Mais elle s'est heurtée chaque fois au Conseil de l'UE, certains États membres n’acceptant pas du tout que la Commission se saisisse de leurs prérogatives nationales, d'autres ayant simplement des visions complètement différentes (en témoigne par exemple le récent projet de loi polonais - finalement retiré - contre l'avortement) sur ces matières. À l'heure actuelle, la directive 'anti-discrimination' et celle sur les quotas de femmes sont quasi au point mort, tandis que celle sur le congé de maternité a été retirée.
Même constat sur la scène internationale, où l'UE n'a toujours pas ratifié la convention du Conseil de l’Europe pour prévenir et combattre la violence à l'égard des femmes et la violence domestique (Convention d’Istanbul) en raison des lenteurs au Conseil.
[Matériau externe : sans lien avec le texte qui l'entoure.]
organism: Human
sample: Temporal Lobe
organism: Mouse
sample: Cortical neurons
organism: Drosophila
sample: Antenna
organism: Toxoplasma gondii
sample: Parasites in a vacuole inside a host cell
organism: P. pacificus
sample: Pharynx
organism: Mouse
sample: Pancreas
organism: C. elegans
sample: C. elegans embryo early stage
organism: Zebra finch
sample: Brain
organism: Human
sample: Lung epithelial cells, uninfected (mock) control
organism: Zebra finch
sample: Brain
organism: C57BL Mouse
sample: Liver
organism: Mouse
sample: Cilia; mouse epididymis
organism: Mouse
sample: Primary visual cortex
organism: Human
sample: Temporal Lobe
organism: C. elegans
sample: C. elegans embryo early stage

Équilibre vie privée-vie professionnelle
Blessée dans son ego et soucieuse d'éviter de nouveaux camouflets, la Commission se limite désormais du service minimum en matière d'égalité des genres. Au lieu de renouveler la stratégie pour l'égalité des genres 2010-2015, comme le lui demandaient le Conseil de l'UE et le Parlement, elle a présenté un document de travail de ses services - qui n'a aucune valeur interinstitutionnelle et ne dispose d'aucun budget spécifique - en faveur d'un engagement stratégique pour l'égalité hommes-femmes 2016-2019.
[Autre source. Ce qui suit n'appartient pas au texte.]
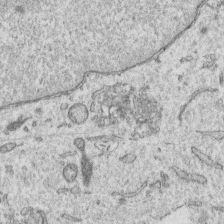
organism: Human
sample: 1205lu cells
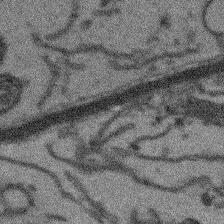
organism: Arabidopsis thaliana
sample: Root tip
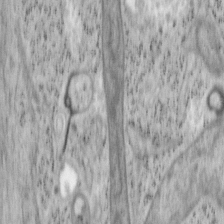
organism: Human
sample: HeLa cells
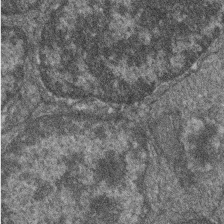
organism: Zebrafish
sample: Cilia; retinal pigment epithelium
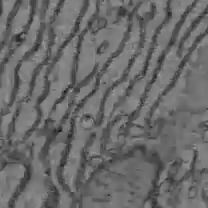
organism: C57BL Mouse
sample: Liver
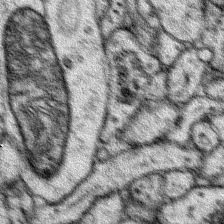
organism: Mouse
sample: Primary visual cortex
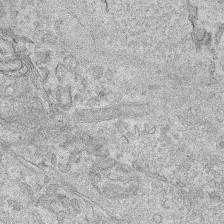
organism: Human
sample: Mitochondria in HCT116 cells
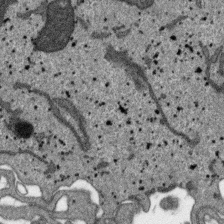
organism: Human
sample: Lung epithelial cells, uninfected (mock) control
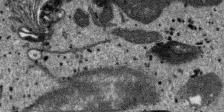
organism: Human
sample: Lung epithelial cells, uninfected (mock) control

Elle a également pris largement le temps de réfléchir aux suites à donner à son projet de directive sur le congé de maternité. Elle devrait d'ailleurs présenter quelque chose à ce sujet le 26 avril prochain, dans le cadre du pilier européen des droits sociaux. D'après nos informations, elle pourrait suggérer de nouvelles dispositions pour éviter les discriminations à l'encontre des femmes lorsqu'elles retrouvent leur emploi après leur accouchement. Elle pourrait présenter une recommandation en faveur de l'introduction d'un congé de paternité, ainsi qu'une proposition de modification de la directive sur le congé parental (directive 2010/18/UE) afin d'allonger la durée de la période non transférable et de relever la limite, fondée sur l'âge de l'enfant, à partir de laquelle le congé parental peut être pris. (Sophie Petitjean)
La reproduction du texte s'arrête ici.